The thing I am struggling with most right now is the weather.  When I woke up yesterday – on May 1st – it was 36 degrees (2 C) and snowing. That was about the 10th snow we’ve had since winter should have ended – over a month ago. They aren’t all big snows, and yesterday’s snowfall was gone by midday (thanks to all the rain we got) – but it weighs heavy on a tired old body – this optimist is losing faith in Norwegian spring, its just a seven month winter followed by a few months of constant daylight and then it’s back to school, shorter days and chilly nights again.  I don’t tackle the cold as well as I used too.

Enough complaining. Life is good. I feel good and am getting healthier. God is good.

“We expect everyone to experience some complications”

“We expect everyone to experience some complications” – That’s what the doctors say to us transplant patients.

Now it’s my turn. Up until now things have been going great.
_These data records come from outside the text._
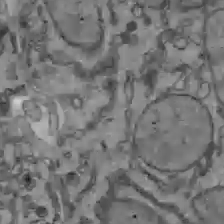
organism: C57BL Mouse
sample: Liver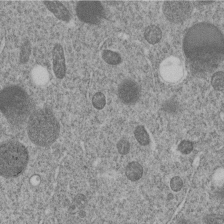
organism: C. elegans
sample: C. elegans embryo early stage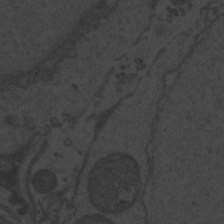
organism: Zebrafish
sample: Macrophage infected with Toxoplasma gondii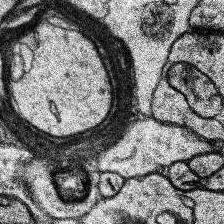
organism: Human
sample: Temporal Lobe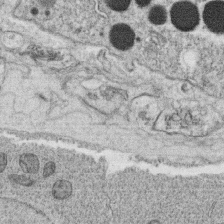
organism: C. elegans
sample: C. elegans oocyte; sperm cells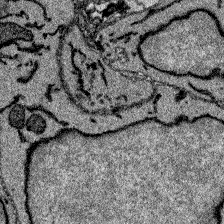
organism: Zebrafish
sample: Larval olfactory bulb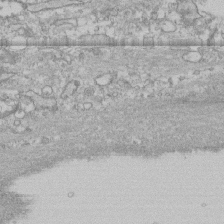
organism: Human
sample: CRL-1474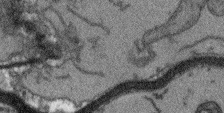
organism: Arabidopsis thaliana
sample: Root tip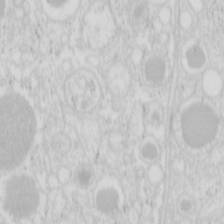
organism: Mouse
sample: Pancreas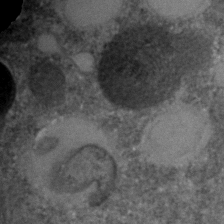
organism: C. elegans
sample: C. elegans embryo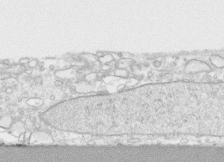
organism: Human
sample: CRL-1474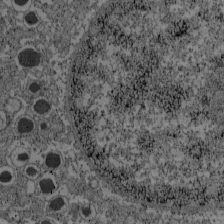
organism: C57BL Mouse
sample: Pancreatic islet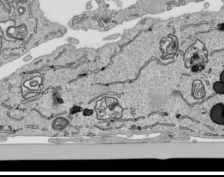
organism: Human
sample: Mitochondria in HCT116 cells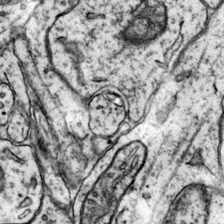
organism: Mouse
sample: Primary visual cortex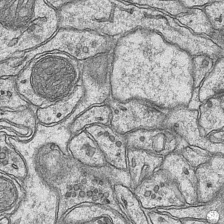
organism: Mouse
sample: CA1 Hippocampus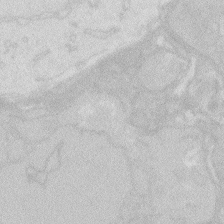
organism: Zebrafish
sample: Macrophage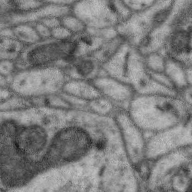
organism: Zebra finch
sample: Brain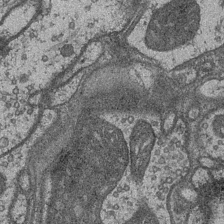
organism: Drosophila
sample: Optic medulla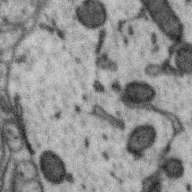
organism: Zebra finch
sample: Brain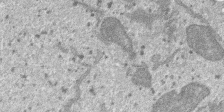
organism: Human
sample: Lung epithelial cells infected with SARS-CoV-2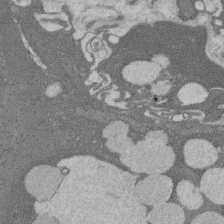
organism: Rat
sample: Salivary granule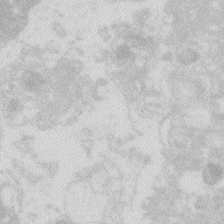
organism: Zebrafish
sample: Macrophage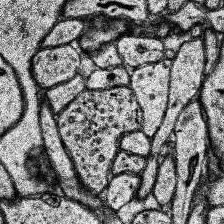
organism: Human
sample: Temporal Lobe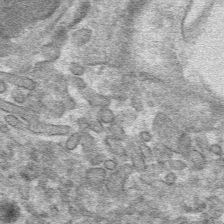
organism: Mouse
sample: Mouse hepatocytes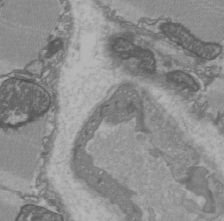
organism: C57BL Mouse
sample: Heart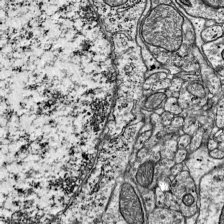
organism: Mouse
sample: Visual Cortex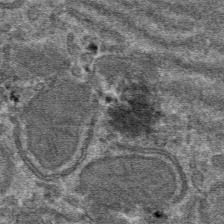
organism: Mouse
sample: Mouse hepatocytes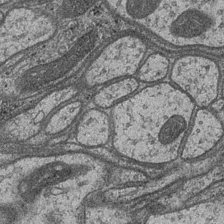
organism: Drosophila
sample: Optic medulla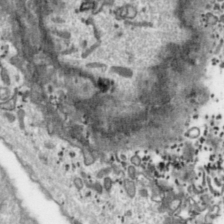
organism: Toxoplasma gondii
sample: Parasites in a vacuole inside a host cell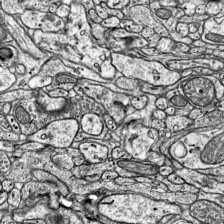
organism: Mouse
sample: Visual Cortex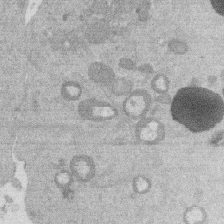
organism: Mouse
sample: Dividing mouse embryo 1 cell stage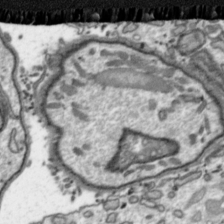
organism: Toxoplasma gondii
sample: Parasites in a vacuole inside a host cell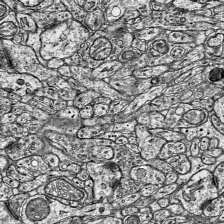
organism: Mouse
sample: Visual Cortex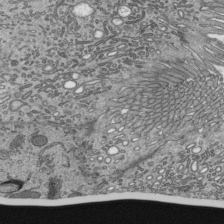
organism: Mouse
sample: Mouse epididymis efferent ductule cilia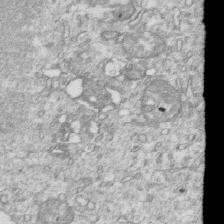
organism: Mouse
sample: Activated OT-1 CD8+ T cells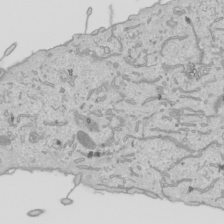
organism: Human
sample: Mitochondria in HCT116 cells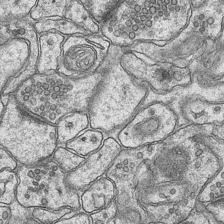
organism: Mouse
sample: CA1 Hippocampus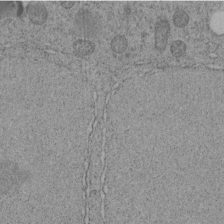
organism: C. elegans
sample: C. elegans embryo early stage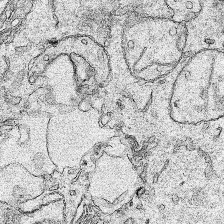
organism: Human
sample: Mitochondria in HCT116 cells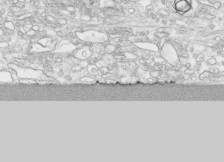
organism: Human
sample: CRL-1474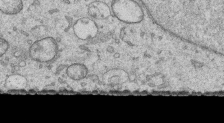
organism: Human
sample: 1205lu cells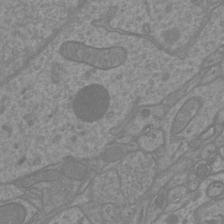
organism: Mouse
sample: Cortical neurons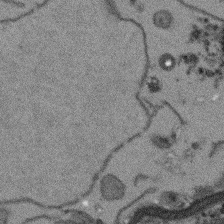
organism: Arabidopsis thaliana
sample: Root tip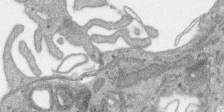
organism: Human
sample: Lung epithelial cells infected with SARS-CoV-2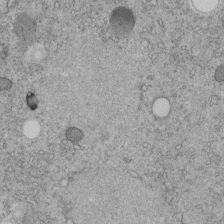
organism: C. elegans
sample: C. elegans embryo early stage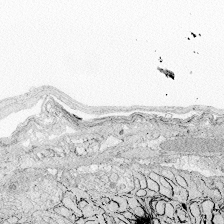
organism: Zebrafish
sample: Whole-Brain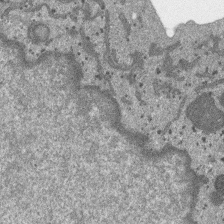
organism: Human
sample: Lung epithelial cells infected with SARS-CoV-2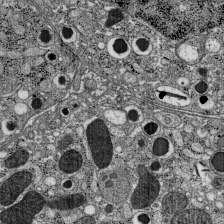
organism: C57BL Mouse
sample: Pancreatic islet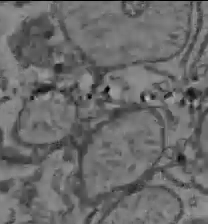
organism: C57BL Mouse
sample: Liver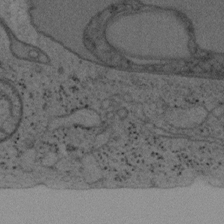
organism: Human
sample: HeLa cells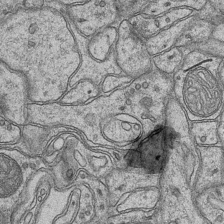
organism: Mouse
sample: CA1 Hippocampus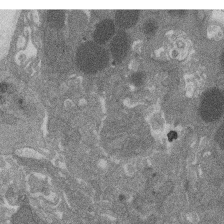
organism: Rat
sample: Salivary granule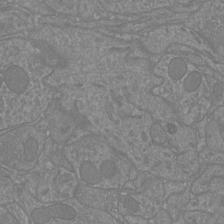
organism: Mouse
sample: Cortical neurons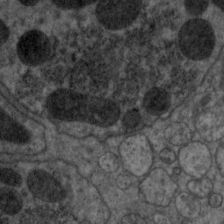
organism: C. elegans
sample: Pharynx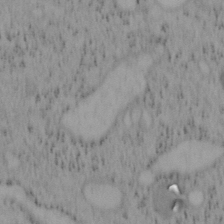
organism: Mouse
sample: OT-I killer T cells with ID8 ovarian cancer cells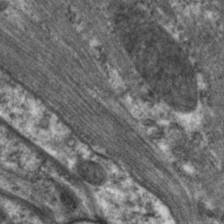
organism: C. elegans
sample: Pharynx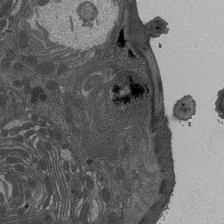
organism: Drosophila
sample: Antenna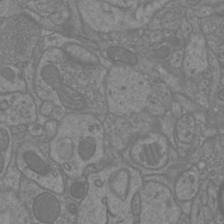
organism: Mouse
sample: Cortical neurons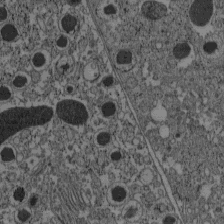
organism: C57BL Mouse
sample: Pancreatic islet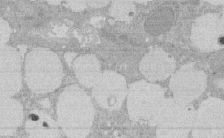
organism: Rat
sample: Salivary granule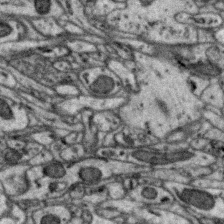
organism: Zebra finch
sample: Brain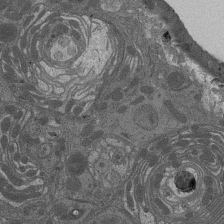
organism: Drosophila
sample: Antenna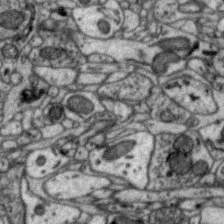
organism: Zebra finch
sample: Brain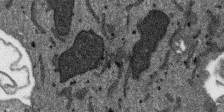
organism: Human
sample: Lung epithelial cells infected with SARS-CoV-2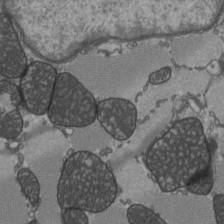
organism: C57BL Mouse
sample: Heart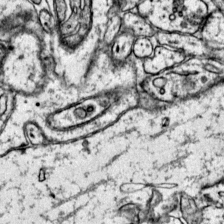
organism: Mouse
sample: Primary visual cortex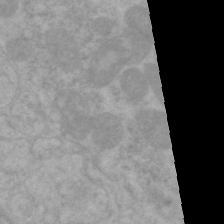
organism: C. elegans
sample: Pharynx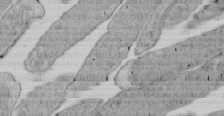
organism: E. coli
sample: Bacterial nucleoid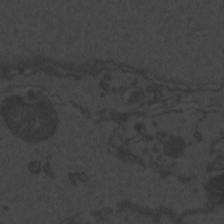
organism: Zebrafish
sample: Macrophage infected with Toxoplasma gondii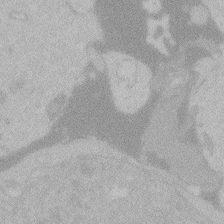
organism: Zebrafish
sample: Macrophage infected with Toxoplasma gondii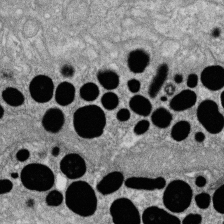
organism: Zebrafish
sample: Cilia; retinal pigment epithelium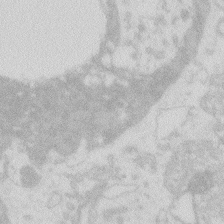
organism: Zebrafish
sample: Macrophage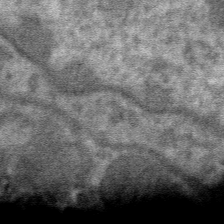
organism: Mouse
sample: Mouse hepatocytes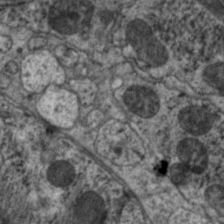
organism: C. elegans
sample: Pharynx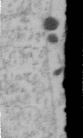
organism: Human
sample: U2-OS cells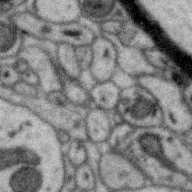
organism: Zebra finch
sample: Brain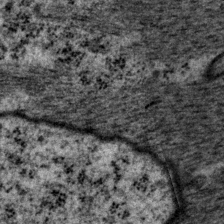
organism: P. pacificus
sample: Pharynx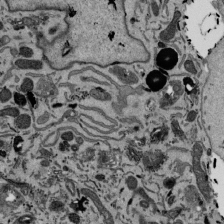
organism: Mouse
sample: ED-1 cell nuclei; centrioles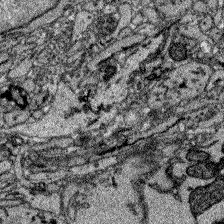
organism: Zebrafish
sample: Larval olfactory bulb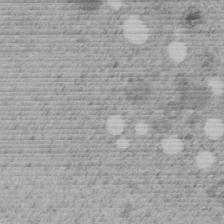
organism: C. elegans
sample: C. elegans embryo early stage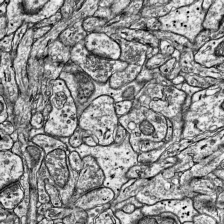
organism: Mouse
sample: Visual Cortex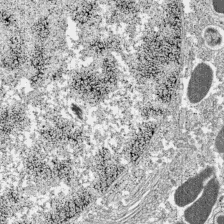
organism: C57BL Mouse
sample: Pancreatic islet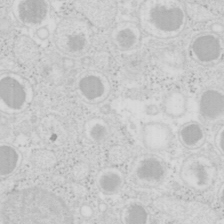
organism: Mouse
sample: Pancreas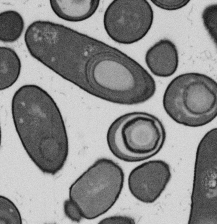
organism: B. subtilis
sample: Bacterial spore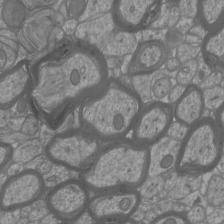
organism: Mouse
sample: Cortical neurons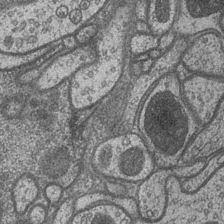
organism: Drosophila
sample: Optic medulla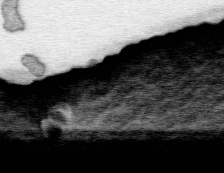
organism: Human
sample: HeLa cells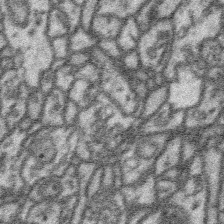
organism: Platynereis dumerilii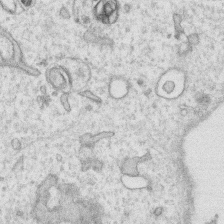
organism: Human
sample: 1205lu cells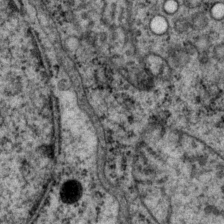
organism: P. pacificus
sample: Pharynx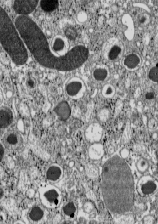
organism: C57BL Mouse
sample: Pancreatic islet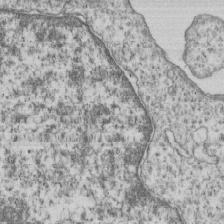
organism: Human
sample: MDA-MB-231 cells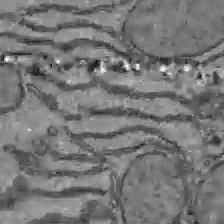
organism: C57BL Mouse
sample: Liver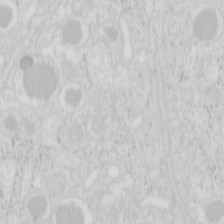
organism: Mouse
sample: Pancreas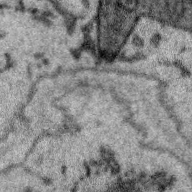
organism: Zebra finch
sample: Brain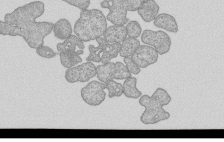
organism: Human
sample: MDA-MB-231 cells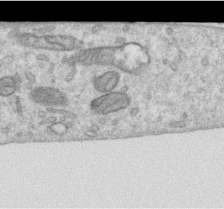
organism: Human
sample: Centriole in RPE cells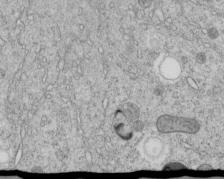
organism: C. elegans
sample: C. elegans embryo early stage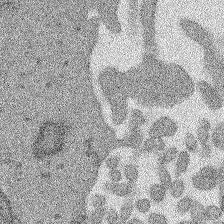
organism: Human
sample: HeLa cells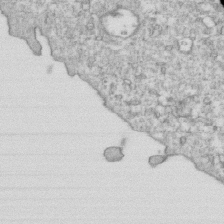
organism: Mouse
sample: Activated OT-1 CD8+ T cells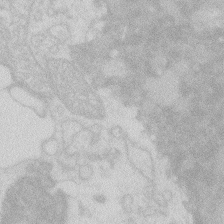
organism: Zebrafish
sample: Macrophage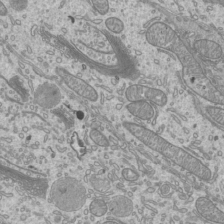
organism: Mouse
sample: Cilia; mouse epididymis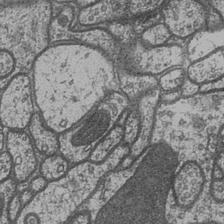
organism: Drosophila
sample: Optic medulla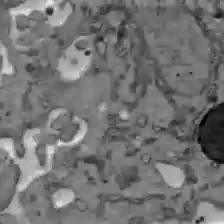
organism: C57BL Mouse
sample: Liver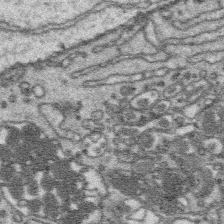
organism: Platynereis dumerilii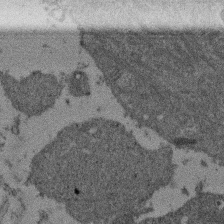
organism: Mouse
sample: Dividing mouse embryo 1 cell stage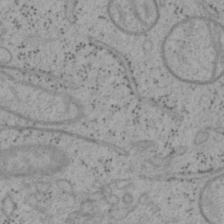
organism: Human
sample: HeLa cells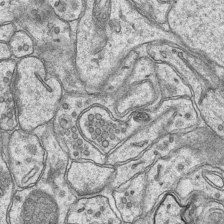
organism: Mouse
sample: CA1 Hippocampus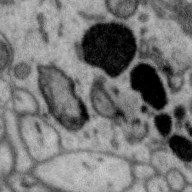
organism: Zebra finch
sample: Brain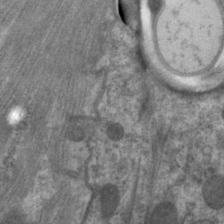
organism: C. elegans
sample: Pharynx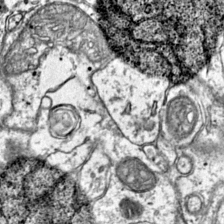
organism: Mouse
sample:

Today at my weekly check up I found out that I have Epstein Barr virus. You probably have it too, most people do. But I’m having a flare up.  Specifically, the lymph nodes in my head and neck and swollen and sore. If left untreated it could turn into lymphoma (lymph node cancer) – and we don’t want that.

So tomorrow I get admitted back in to the hospital for a CT scan and a bunch of tests. Then treatments start on Friday – (some sort of infusions). Hopefully in a few weeks, I’ll be as good as new.  – I won’t (shouldn’t) be in the hospital for the next few weeks, hopefully just a day.

It’s not really anything serious, just a complication and an inconvenience on my road to getting better.

So, I’m still in the thick of it. Please keep praying for me and encouraging me. I’ll get through this.